Les hommes perdus
etc.
— C’était le système du Père Duchesne. Desmoulins le lui a très justement reproché.
— Parce qu’Hébert vendait à Bouchotte soixante mille exemplaires et s’en faisait payer cent vingt mille. Ah toi !… Crois-tu donc Louvet malhonnête ?
— Non, certes non ! Mais même sous cette forme votre combinaison ne me convient pas.
— Écoute, dit Tallien impatienté, si tu n’entends décidément pas me laisser parler, je te quitte la place.
— C’est bon, excuse-moi, je ne t’interromprai plus.
— J’en suis fort aise. Donc Legendre, Cambacérès, Louvet et moi, bien convaincus que tu ne voudrais pas t’occuper de cette feuille si elle restait inféodée d’une façon ou d’une autre au Comité, nous avons résolu de ne plus en acheter aucun exemplaire.

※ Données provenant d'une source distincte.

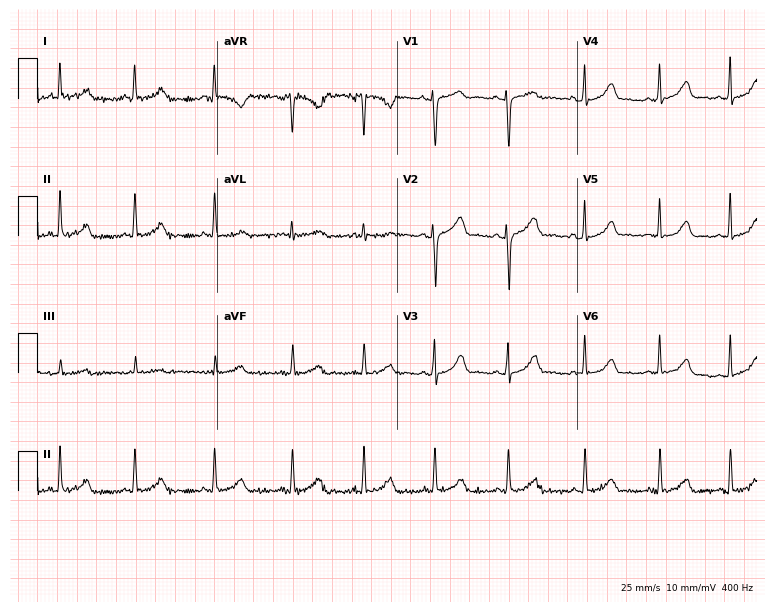
Electrocardiogram, a 33-year-old female. Of the six screened findings (first-degree AV block, right bundle branch block (RBBB), left bundle branch block (LBBB), sinus bradycardia, atrial fibrillation (AF), sinus tachycardia), none is recorded.

Comme cela, plus de fonds secrets. À partir du prochain numéro, elle vivra de ce que tu lui feras rapporter. De toute manière, Louvet n’y pouvait consacrer assez de temps, il l’aurait abandonnée. Or, tu le sais certainement, elle compte une clientèle normale de douze mille lecteurs. Ce serait dommage de les perdre. Et je ne doute pas que tu ne les doubles ou quadruples, toi dont La Sentinelle sera l’unique occupation, toi qui as montré, au Comité de Salut public, ta puissance de travail. Tes idées et les nôtres correspondent. Tu les répandras dans le public beaucoup mieux que nous n’y parvenions. Par conséquent, nous gagnons tous dans l’affaire. Cela te va-t-il, cette fois ?
— Oui. C’est égal, Louvet aurait bien pu tout me découvrir !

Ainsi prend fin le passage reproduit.